History Of The Jukebox – Part 1
Posted by AdminJun 7
Jukeboxes originate from the musical Snuff Boxes of the 18th Century called Carillons a Musique. The original snuff boxes were tiny and pocket-sized. They were clockwork and contained metal cylinders which, in later models, could be swapped to play different tunes. These tiny boxes were further developed into large table top boxes with interchangeable cylinders. The cylinders often ‘programmed’ to play a system of bellows and levers to produce wind to play a wind instrument or pluck the strings on a string instrument.
A good example of an early jukebox is the Orchestrian. It was designed to sound like an orchestra, had a large cylinder with pins to act as the music program. Some Orchestrian produced piano, percussion and wind sounds simultaneously.
The coin operated music boxes and phonographs of the 1870s produced sound using a set of pins placed on a revolving drum or disc which plucked the tuned teeth of a steel comb.

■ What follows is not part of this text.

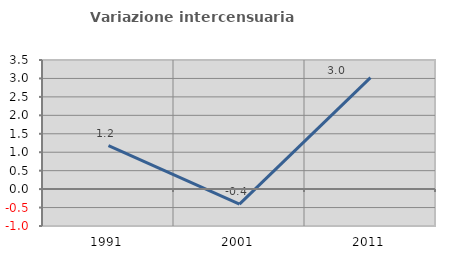
| Category | Variazione intercensuaria annua |
|---|---|
| 1991.0 | 1.181 |
| 2001.0 | -0.408 |
| 2011.0 | 3.024 |

Some also contained bells. Later came the development of wax cylinders, and tin foil drums, that could play music more than once leading to an appreciation of recorded music but what really fuelled people’s appetites was the proliferation of coin-in-the-slot phonographs in public places in 1890s. The phonograph maintained its popularity until the advent of radio in the 1920s and the economic depression of the 1930s.
The revolving cylinders were referred to as records and the early ones were sometimes made of wax or tin foil which deteriorated after a couple of plays. The Indestructible Record Company produced cylinder records made of celluloid that didn’t wear out for 1000’s of plays.
The flat disc was developed to compete with the cylinder records. Cylinder records went out of production in 1929 but their decline started when the industry leaders, Columbia Records, mass produced a double sided disc. However, the method of recording sound onto the flat discs had not yet been standardised until the early 1940s.
In 1918 Hobart Niblack patented a design that automated the changing of records which eventually contributed to the first jukebox, an Automatic Phonograph, being manufactured in 1927 by the Automated Musical Instrument Company (AMI).
In 1928 an electrostatic loudspeaker was attached to a coin-operated record player giving the user the a choice of 8 records. The world’s first electrically amplified multi selection phonograph was created by the Automated Music Instrument Company.
In 1950 the Seeburg Corporation introduced a 45rpm vinyl record jukebox which made the shellac 78rpm dominated jukeboxes obsolete. However, it took a while for the 78rpm jukeboxes to be taken out of use – they were simply shipped to the poorer areas.
The jukebox took its name from the ‘JukeĀ Joints’ of the south eastern United States. During the times of slavery, community rooms on plantations were provided for African Americans to socialise. The juke joints evolved after the Emancipation and allowed the patrons of the juke joints a chance to dance, drink, dine, gamble and trade goods. The word Juke may originate from a Gullah word Joog which means disorderly or rowdy. Gullah is a language spoken in Sierra Leone.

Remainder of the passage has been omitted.